• **MATERIAL PROVIDED**

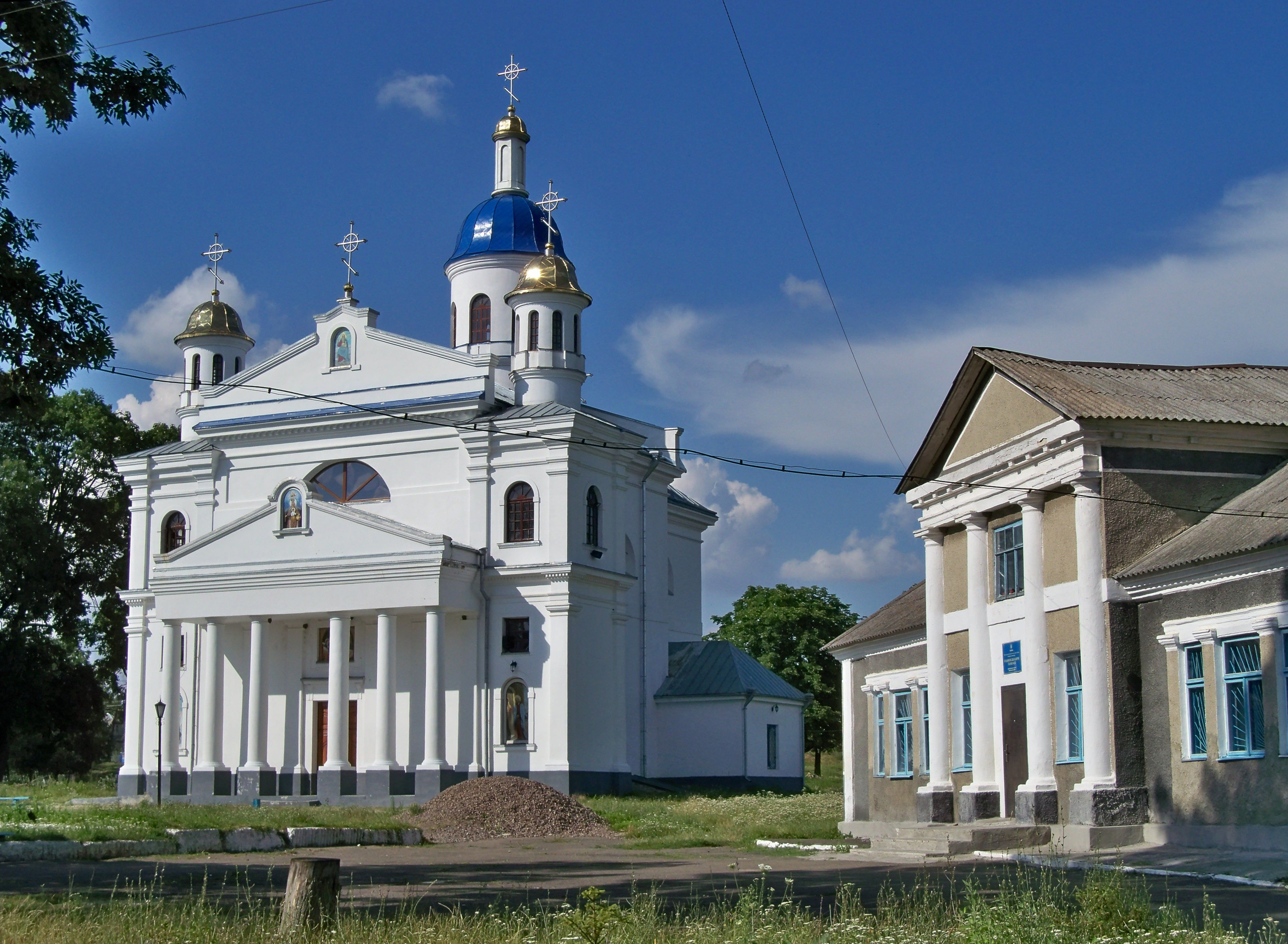 Парафіяльний костел (мур.), смт Мізоч
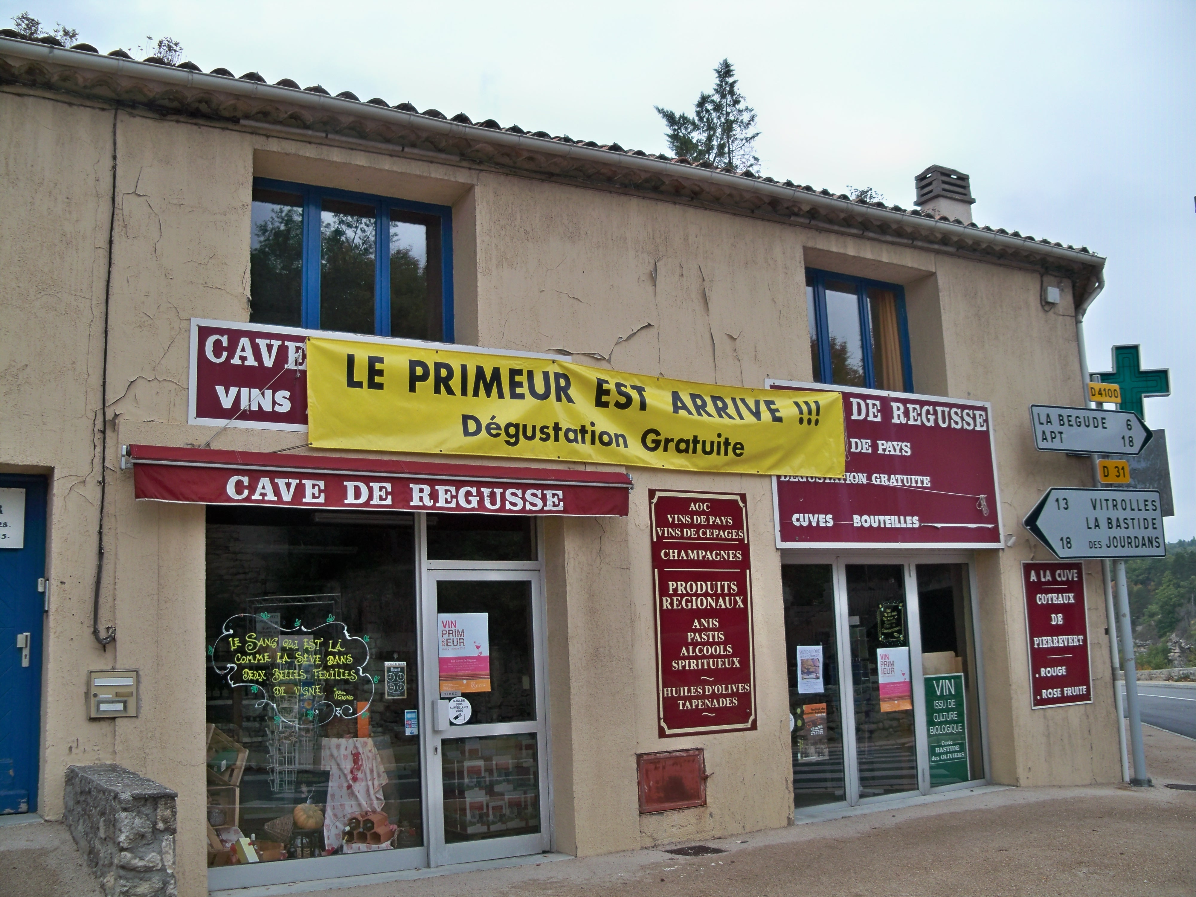 Caviste à Céreste, Alpes de Haute Provence, France
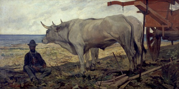 Il riposolabel QS:Lit,"Il riposo"
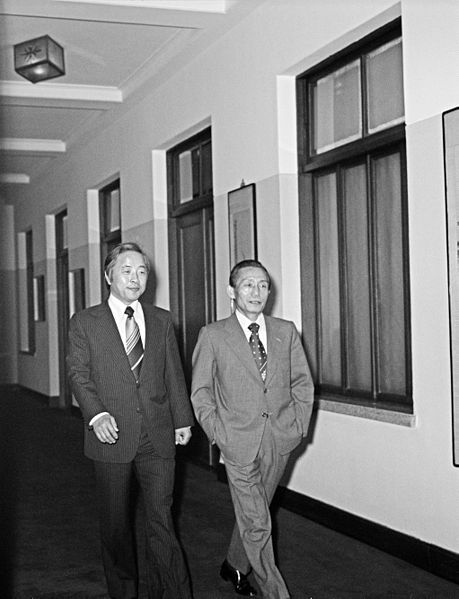 박정희 대통령 김영삼 신민당 총재 접견 촬영일 : 1975년 05월 21일 촬영장소 : 대한민국 참석자 : 박정희 대통령, 김영삼 인물상세정보 : 박정희 대통령(우) , 김영삼(좌) 관련내용 : 박정희 대통령 김영삼 신민당 총재 접견

• **EXERCISE BRIEF**
Nothing but the lines from the line containing "Caviste à Céreste, Alpes" through the last line of the listing above should appear, output exactly, with no pictures.

• **FINISHED EXERCISE**
 Caviste à Céreste, Alpes de Haute Provence, France
 Il riposolabel QS:Lit,"Il riposo"
 박정희 대통령 김영삼 신민당 총재 접견 촬영일 : 1975년 05월 21일 촬영장소 : 대한민국 참석자 : 박정희 대통령, 김영삼 인물상세정보 : 박정희 대통령(우) , 김영삼(좌) 관련내용 : 박정희 대통령 김영삼 신민당 총재 접견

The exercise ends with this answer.